__Problem statement__: Reproduce, exactly and in full, the lines from the one with "sample: Mouse Salivary gland" through the one with "sample: synaptic ribbons" in the data below; drop pictures.

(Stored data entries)
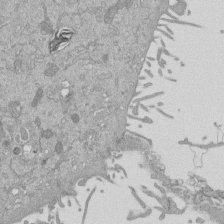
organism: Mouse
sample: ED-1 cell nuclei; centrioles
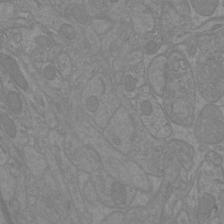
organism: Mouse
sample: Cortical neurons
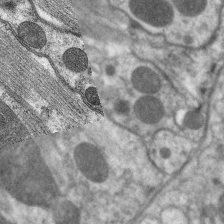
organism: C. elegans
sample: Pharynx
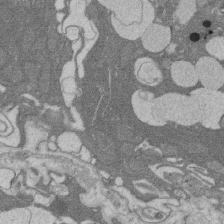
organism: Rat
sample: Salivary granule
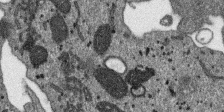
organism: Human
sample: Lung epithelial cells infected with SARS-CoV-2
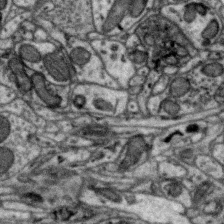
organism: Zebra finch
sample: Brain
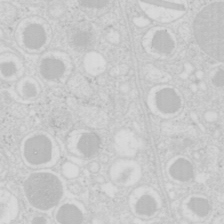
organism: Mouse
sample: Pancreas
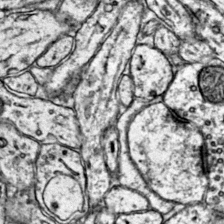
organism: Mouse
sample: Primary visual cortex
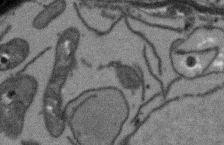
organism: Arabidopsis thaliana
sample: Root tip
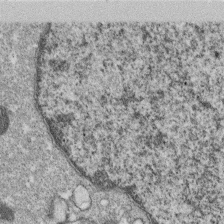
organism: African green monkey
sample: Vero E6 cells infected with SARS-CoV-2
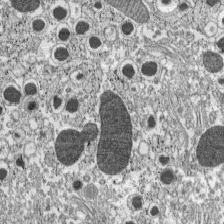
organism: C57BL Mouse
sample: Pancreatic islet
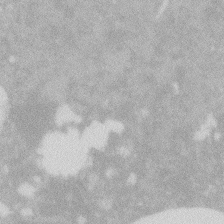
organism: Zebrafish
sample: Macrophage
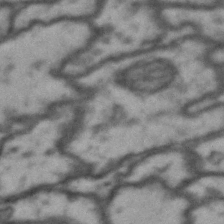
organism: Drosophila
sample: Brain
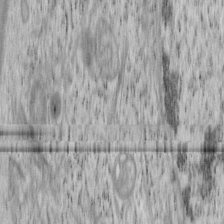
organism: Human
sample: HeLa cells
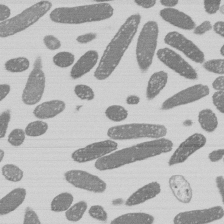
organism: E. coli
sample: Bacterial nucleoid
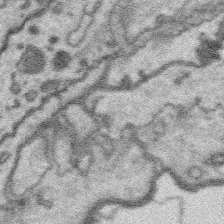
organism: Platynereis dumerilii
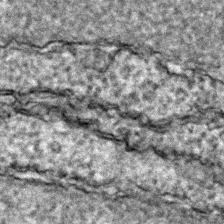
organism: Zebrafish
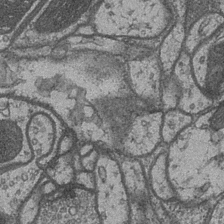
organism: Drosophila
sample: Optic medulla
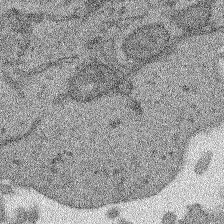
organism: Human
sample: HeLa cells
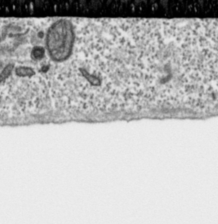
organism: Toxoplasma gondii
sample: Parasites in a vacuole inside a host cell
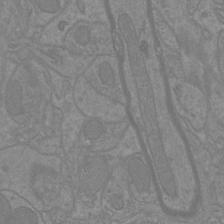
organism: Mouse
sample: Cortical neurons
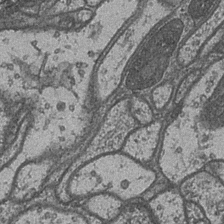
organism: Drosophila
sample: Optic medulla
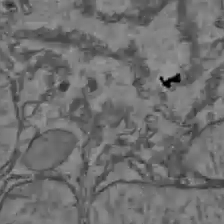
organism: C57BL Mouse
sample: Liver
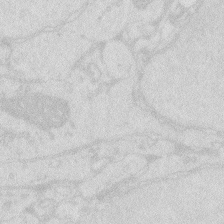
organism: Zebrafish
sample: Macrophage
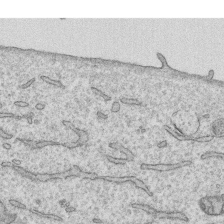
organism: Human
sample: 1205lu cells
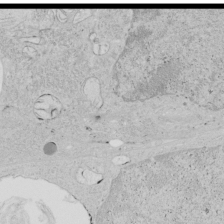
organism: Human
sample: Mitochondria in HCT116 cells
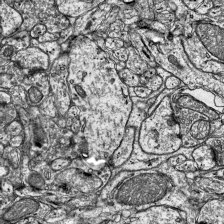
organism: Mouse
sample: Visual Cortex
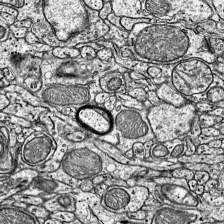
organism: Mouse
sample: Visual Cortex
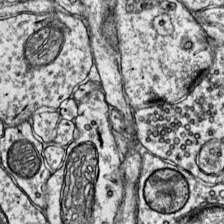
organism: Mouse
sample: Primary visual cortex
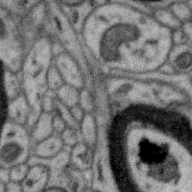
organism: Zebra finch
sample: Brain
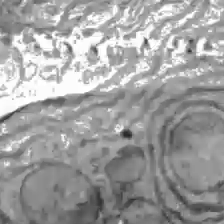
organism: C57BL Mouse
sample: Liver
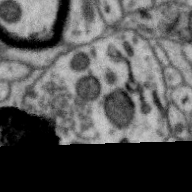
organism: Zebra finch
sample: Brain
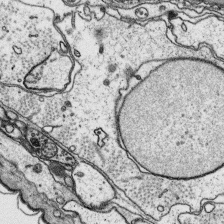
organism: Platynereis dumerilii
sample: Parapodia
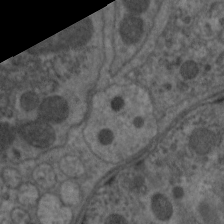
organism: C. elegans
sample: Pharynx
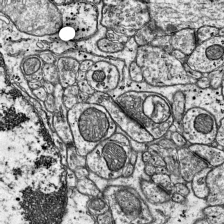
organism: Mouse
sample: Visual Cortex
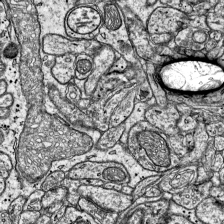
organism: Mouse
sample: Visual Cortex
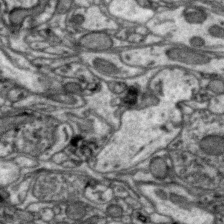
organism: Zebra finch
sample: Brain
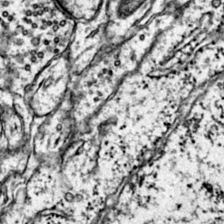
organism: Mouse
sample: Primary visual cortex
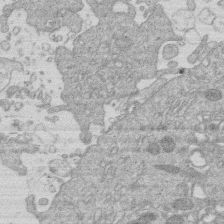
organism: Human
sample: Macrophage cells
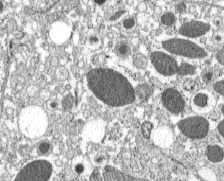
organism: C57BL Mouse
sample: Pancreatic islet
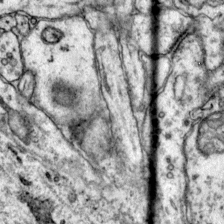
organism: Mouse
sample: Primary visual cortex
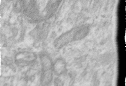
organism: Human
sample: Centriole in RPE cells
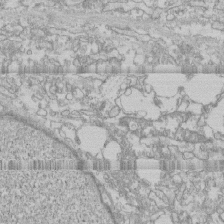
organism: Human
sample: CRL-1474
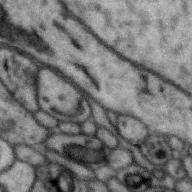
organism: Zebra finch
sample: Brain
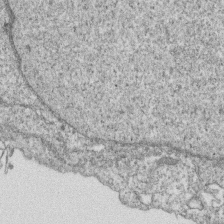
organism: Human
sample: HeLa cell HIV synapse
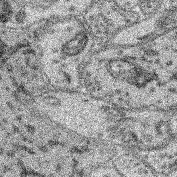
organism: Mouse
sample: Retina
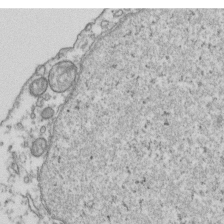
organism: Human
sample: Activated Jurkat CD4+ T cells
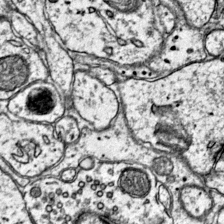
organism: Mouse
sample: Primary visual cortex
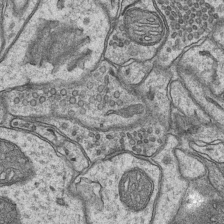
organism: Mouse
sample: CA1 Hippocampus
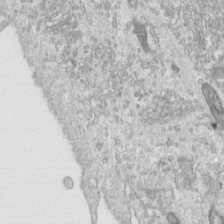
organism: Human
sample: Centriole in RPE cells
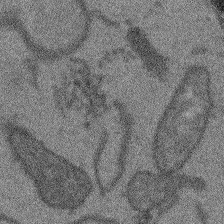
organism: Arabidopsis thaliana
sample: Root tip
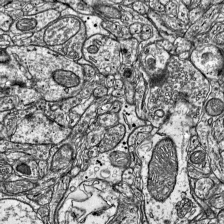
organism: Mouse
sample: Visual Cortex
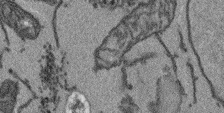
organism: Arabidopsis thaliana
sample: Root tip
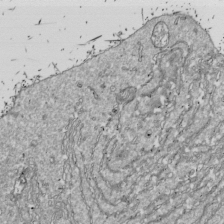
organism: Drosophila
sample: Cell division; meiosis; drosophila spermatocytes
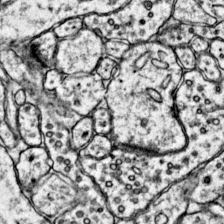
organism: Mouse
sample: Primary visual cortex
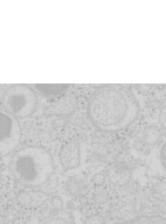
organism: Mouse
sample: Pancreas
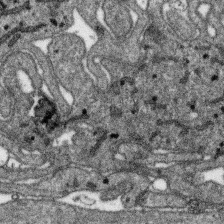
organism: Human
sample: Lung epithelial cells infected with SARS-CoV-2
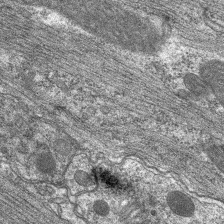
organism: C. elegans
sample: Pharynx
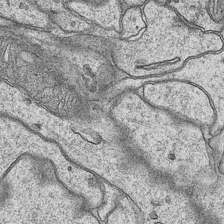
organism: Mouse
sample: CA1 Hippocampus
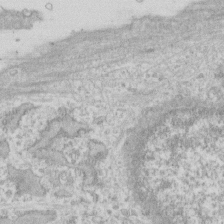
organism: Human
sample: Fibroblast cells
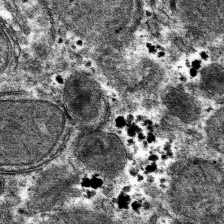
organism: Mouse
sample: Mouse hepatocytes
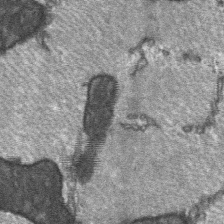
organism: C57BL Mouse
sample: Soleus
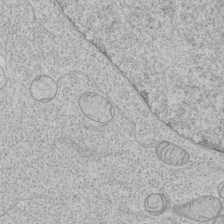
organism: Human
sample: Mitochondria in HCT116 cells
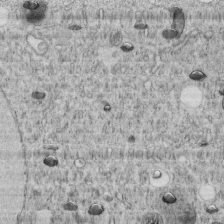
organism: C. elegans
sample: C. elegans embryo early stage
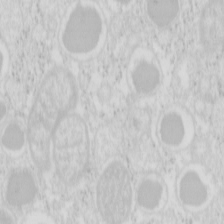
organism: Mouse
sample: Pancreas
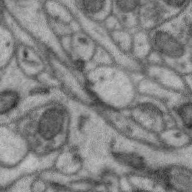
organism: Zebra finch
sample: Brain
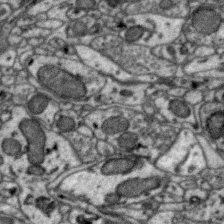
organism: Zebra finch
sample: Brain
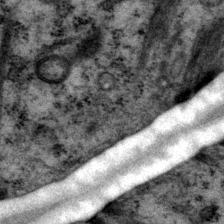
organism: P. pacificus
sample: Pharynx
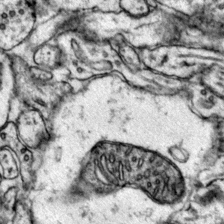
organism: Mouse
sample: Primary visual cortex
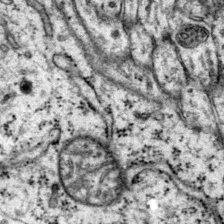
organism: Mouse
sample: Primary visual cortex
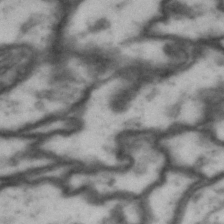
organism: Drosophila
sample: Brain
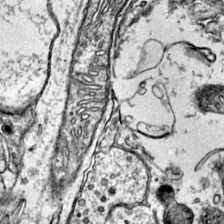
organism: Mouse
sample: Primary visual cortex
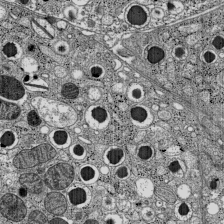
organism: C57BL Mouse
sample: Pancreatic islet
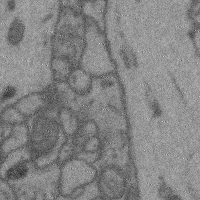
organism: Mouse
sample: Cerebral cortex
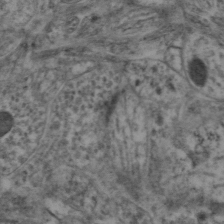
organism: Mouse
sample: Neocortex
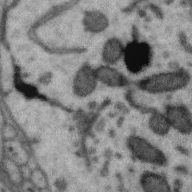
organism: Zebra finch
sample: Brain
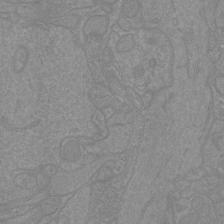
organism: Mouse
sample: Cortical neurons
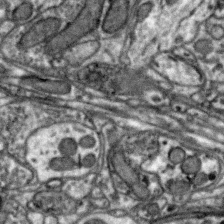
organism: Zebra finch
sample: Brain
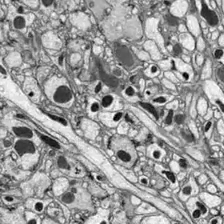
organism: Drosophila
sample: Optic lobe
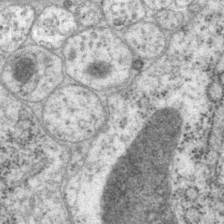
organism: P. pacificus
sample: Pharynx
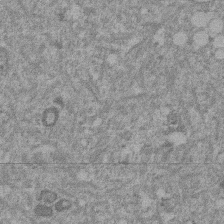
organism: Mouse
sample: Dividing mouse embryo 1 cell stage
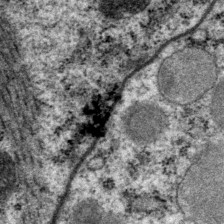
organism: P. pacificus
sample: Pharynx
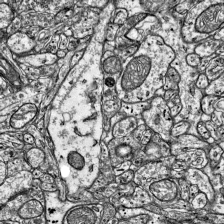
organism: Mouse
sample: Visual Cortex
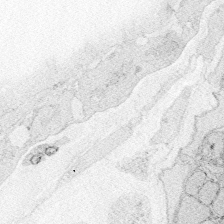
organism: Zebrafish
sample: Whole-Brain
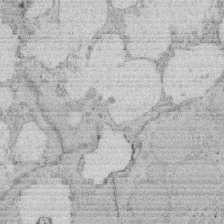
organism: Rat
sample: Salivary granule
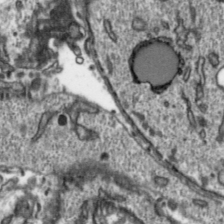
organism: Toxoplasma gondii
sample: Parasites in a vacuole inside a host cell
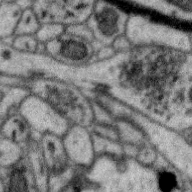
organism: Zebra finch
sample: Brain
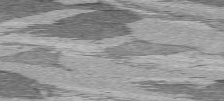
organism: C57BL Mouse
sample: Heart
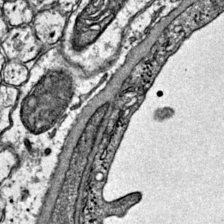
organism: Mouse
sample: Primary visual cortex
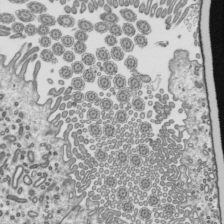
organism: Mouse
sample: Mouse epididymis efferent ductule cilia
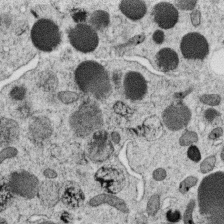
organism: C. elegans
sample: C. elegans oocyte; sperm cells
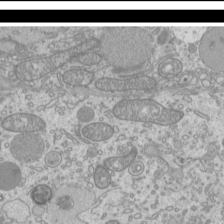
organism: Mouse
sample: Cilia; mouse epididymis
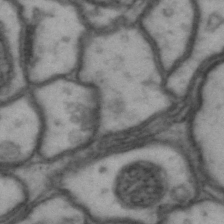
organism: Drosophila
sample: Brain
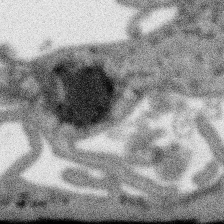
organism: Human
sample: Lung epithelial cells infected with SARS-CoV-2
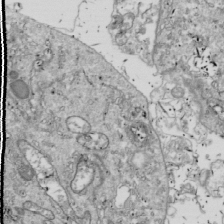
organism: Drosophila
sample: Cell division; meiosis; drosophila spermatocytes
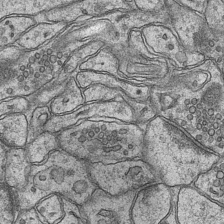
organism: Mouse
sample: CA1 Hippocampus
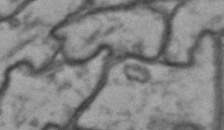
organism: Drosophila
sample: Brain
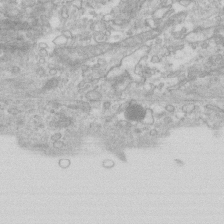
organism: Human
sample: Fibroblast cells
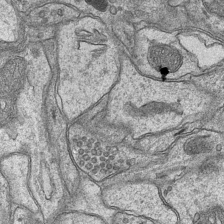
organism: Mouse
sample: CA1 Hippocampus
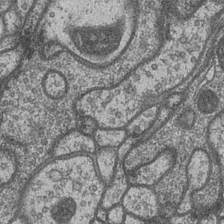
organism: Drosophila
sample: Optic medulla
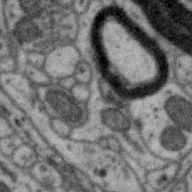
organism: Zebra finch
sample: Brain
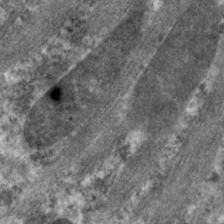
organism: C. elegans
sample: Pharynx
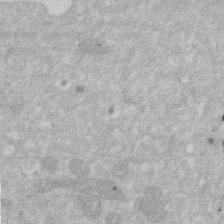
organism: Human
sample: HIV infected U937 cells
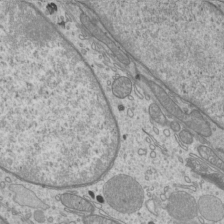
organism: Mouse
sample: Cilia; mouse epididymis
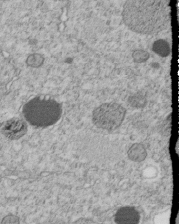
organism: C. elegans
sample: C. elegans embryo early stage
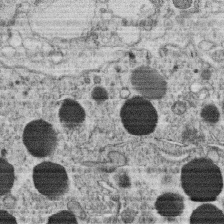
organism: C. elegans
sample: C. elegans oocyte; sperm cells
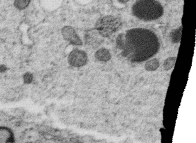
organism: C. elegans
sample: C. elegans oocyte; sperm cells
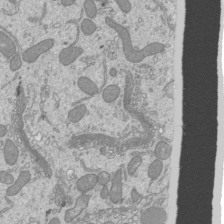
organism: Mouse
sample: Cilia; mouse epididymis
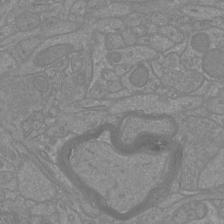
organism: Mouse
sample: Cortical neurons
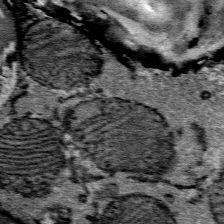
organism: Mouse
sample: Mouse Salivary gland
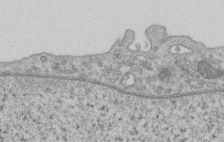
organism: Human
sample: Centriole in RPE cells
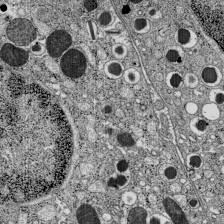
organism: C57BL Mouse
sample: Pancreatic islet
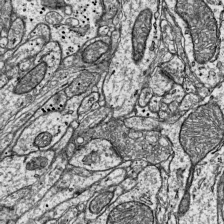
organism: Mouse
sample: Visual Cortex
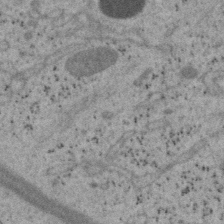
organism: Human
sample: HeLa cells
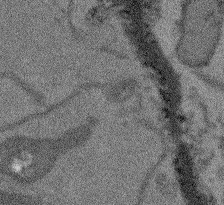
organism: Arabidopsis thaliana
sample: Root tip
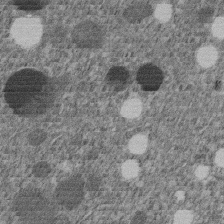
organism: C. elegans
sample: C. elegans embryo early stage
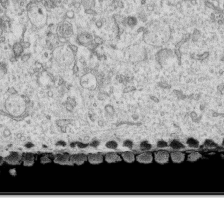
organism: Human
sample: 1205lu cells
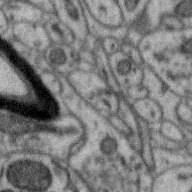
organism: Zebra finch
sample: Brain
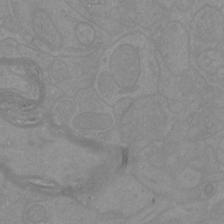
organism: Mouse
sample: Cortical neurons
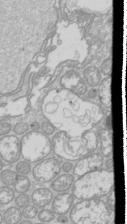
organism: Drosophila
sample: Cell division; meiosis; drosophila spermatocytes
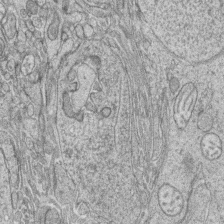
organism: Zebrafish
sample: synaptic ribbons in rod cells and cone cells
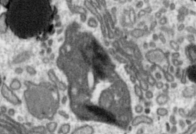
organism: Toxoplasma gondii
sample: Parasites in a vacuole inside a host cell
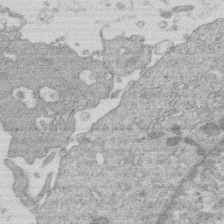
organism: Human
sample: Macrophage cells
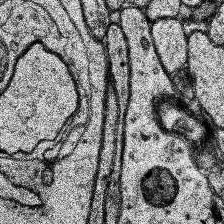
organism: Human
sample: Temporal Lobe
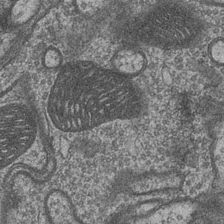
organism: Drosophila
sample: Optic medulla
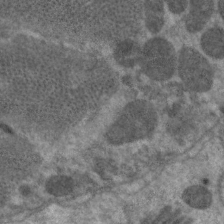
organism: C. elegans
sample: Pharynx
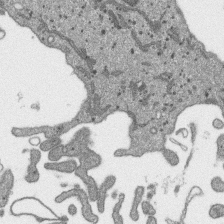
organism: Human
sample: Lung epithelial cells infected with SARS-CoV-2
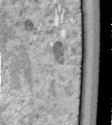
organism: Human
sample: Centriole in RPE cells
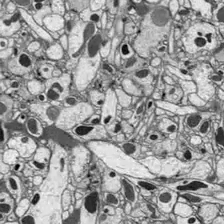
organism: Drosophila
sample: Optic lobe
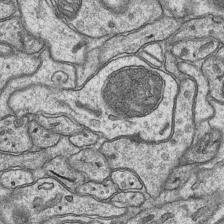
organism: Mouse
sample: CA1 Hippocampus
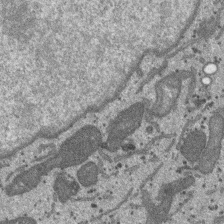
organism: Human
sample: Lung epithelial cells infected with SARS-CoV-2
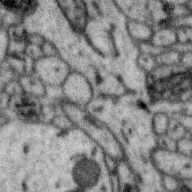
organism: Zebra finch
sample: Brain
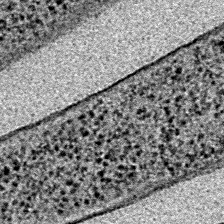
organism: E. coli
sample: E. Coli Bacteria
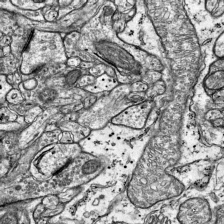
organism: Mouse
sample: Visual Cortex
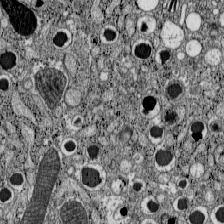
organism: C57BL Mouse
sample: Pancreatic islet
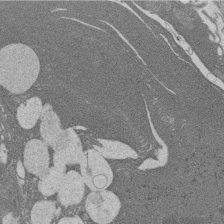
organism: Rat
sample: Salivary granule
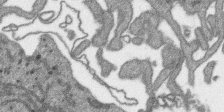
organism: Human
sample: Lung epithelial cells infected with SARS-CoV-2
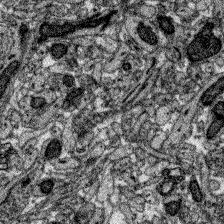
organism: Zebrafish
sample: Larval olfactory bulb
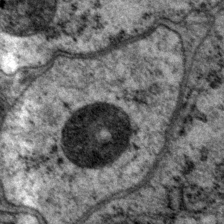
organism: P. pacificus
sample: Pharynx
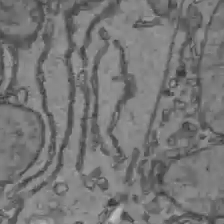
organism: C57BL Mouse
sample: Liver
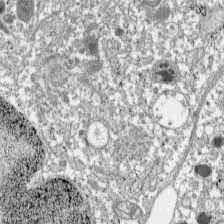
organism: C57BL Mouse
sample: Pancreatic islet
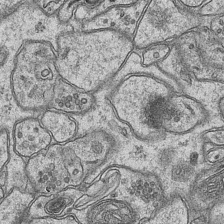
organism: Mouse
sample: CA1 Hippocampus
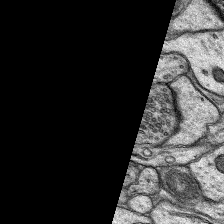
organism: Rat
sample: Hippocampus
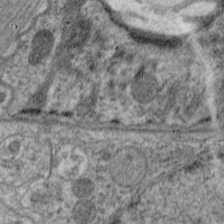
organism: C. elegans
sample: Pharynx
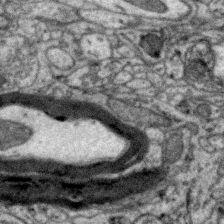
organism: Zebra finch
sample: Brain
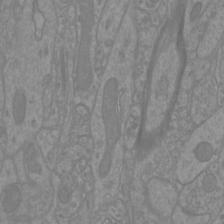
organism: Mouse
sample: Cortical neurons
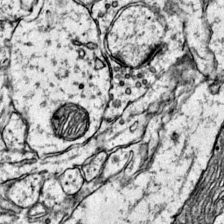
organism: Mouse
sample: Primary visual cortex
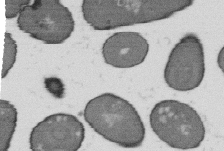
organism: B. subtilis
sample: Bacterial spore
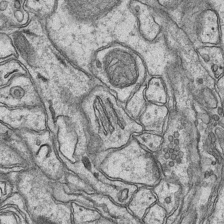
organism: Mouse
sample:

__Solution to this exercise__:
sample: Mouse Salivary gland
organism: Human
sample: Centriole in RPE cells
organism: C57BL Mouse
sample: Pancreatic islet
organism: Mouse
sample: Visual Cortex
organism: Human
sample: HeLa cells
organism: Arabidopsis thaliana
sample: Root tip
organism: C. elegans
sample: C. elegans embryo early stage
organism: Human
sample: 1205lu cells
organism: Zebra finch
sample: Brain
organism: Mouse
sample: Cortical neurons
organism: Drosophila
sample: Cell division; meiosis; drosophila spermatocytes
organism: Zebrafish
sample: synaptic ribbons in rod cells and cone cells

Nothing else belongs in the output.